I have a bag filled with different colors of balls. My goal is to determine the number of distinct colors that in the bag, but I am limited to taking a small sample. From a sample of $N$ balls, I see that there $X$ different colors. What is the expected number of different colors in the bag?

Some assumptions which need to be made:

  • The bag is of sufficiently large size that the probability of drawing a certain color does not depend on the how many balls we have already drawn. (Effectively, we are drawing with replacement.)
  • There is an equal number of each color in the bag.

For an example, let's say that I draw $N=17$ balls out of the bag, and I see $X=13$ distinct colors. What is a good estimate for the number of colors in the bag?

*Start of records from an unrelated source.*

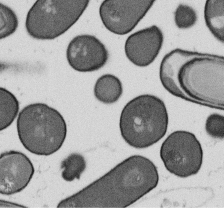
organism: B. subtilis
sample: Bacterial spore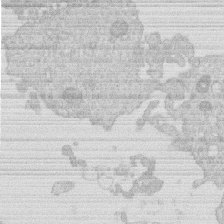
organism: Human
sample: Macrophage cells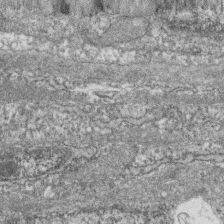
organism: Zebrafish
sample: Cilia; retinal pigment epithelium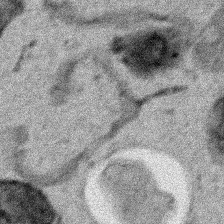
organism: Human
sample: Mitochondria in HCT116 cells

So far, I have made little progress towards answering this on my own. I have tried to reverse the solution to the coupon collector's problem (as to solve for the number of colors as opposed to the number of trials), but I became stuck since it involved the harmonic numbers.

PhiNotPi
  • 2,661
  • 3
  • 23
  • 36
  • 1
    Wouldn't this depend on how many balls you have in the bag? – user88595 Apr 19 '14 at 16:59
  • Would it be allowed to taking many small samples, or are we restricted to just the one? – Marc Apr 19 '14 at 17:30
  • @Marc I would prefer a solution with a single sample, if feasible. What would be the difference between multiple small samples and one large sample? – PhiNotPi Apr 19 '14 at 18:09
  • @user88595 The size of the bag could serve as an upper bound (and thus change the estimate slightly), but I think that would only be important when the sample is a significant portion of the bag. I made the simplifying assumption that the bag was large enough relative to the sample so that those effects would be negligible. – PhiNotPi Apr 19 '14 at 18:18
  • 2
    Similar to http://math.stackexchange.com/questions/615464/how-many-books-are-in-a-library/ – Henry Apr 19 '14 at 21:13

1 Answers1

3

If the sample is size $n$, the likelihood you see $X=x$ different colours when there are $Y=y$ possible colours is proportional to $$\dfrac{y!}{(y-x)! y^n}.$$

So given $X=x$, the maximum likelihood estimate for $Y$ is the positive real solution to $y(y-1)^n -(y-x) y^n=0$ rounded down, or in other words the largest integer $y$ for which the left hand-side is non-negative. (Note that if $x=n$ the maximum likelihood estimate is infinite.)

In this particular case with $n=17$ and $X=13$, the maximum likelihood estimate for $Y$ is $28$.

The uncertainty is considerable: any value for $Y$ from $15$ through to $91$ would have a likelihood for seeing $13$ unique colours from a sample of $17$ more than a tenth of the likelihood resulting from $Y=28$.

Henry
  • 157,058